Since most first-generation students are minorities, how then does Williams College create a cohesive, multi-cultural campus where students of all backgrounds mingle?

Reyes said that first-generation students are encouraged to interact with students of all backgrounds on campus in order to create an inclusive campus. Housing brings together a cultural mixture of students into dorm rooms. Moreover, she emphasizes that the student body is relatively small, amounting to about 2,000 students, and the environment in the upper Berkshires is mostly rural not citified.

“Ultimately, students spend time with who they want,” Reyes acknowledged.

Reyes also said that Williams College’s minority population has a very low dropout rate. “We have a huge retention rate for underrepresented students,” she declared. On the rare occasion when minority students leave campus, it’s attributed to Williams College not being a good fit (difficulty adjusting to a college located 3,000 miles from home or a mostly rural environment).

Velia Moran, a junior at Williams who plans on becoming a physician after college, is serving as Student Coordinator of First Generation Initiatives. Born in Mexico, she immigrated to Deming, N.M. when she was 11 years old. She says the program “allows us to share experiences with each other and with other students on campus that are not first-generation. It provides a more comfortable place for everyone.”

In fact, these initiatives instill confidence in first-generation undergraduates. “We become prouder of who we are and our backgrounds. It helps us to share these experiences with other students,” Moran explained. 

Candidly, Moran admitted that dealing with students that hail from privileged backgrounds can, at times, be challenging. “They can’t understand some of the things we have experienced, and we can’t understand some of the things they’ve gone through,” she acknowledged. 

But the First Generation program attempts to bridge this gap. Moran said it helps establish “a more comfortable and safe environment for first-generation students and tries to integrate them and transition into the community of Williams.”

As student coordinator, Moran is meeting with first-generation alumni to arrange meetings with them and First Generation students. The goal is to have them “talk about their life after Williams and what their experience was like at Williams,” she said.

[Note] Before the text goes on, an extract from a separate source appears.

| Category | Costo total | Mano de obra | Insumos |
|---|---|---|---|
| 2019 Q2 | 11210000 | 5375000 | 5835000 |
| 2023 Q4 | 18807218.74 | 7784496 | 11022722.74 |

The program encourages first-generation students “to be more resourceful by showing them the different resources on campus, encourages them to reach out and learn how networking is an important skill,” Moran noted.

Though the First Generation Initiative has entered its third year and has conducted targeted surveys on particular workshops, it hasn’t yet conducted a full assessment. Reyes said that she wanted to wait until students graduate from the program to determine its effectiveness, thinking that it’s easier to evaluate when students have had some distance on it.

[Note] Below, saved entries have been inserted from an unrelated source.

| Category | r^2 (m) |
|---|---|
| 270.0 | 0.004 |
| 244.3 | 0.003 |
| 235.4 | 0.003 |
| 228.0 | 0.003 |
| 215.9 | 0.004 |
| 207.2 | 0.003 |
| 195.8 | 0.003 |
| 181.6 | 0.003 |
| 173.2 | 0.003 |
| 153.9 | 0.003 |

When Reyes conducts a full analysis, she’ll focus on what effect the program has had to relieve anxieties about adjusting to campus life and to help students feel connected on campus. What role did the First Generation program play in their academic success from freshman to senior year?

In the past, when the number of minority students was relatively small on campus, it was harder to feel connected.  Now that minority students are increasing on the Williams College campus, it makes it easier to feel connected, Reyes suggested.

Due to the rising number of minority students, first-generation students are more prone to discuss their experiences navigating collegiate life. In fact, students proudly wear t-shirts emblazoned with Williams First to attest to this fact. That encourages a sense of belonging on campus, which Reyes reminded us, serves as the major thrust of the First Generation program.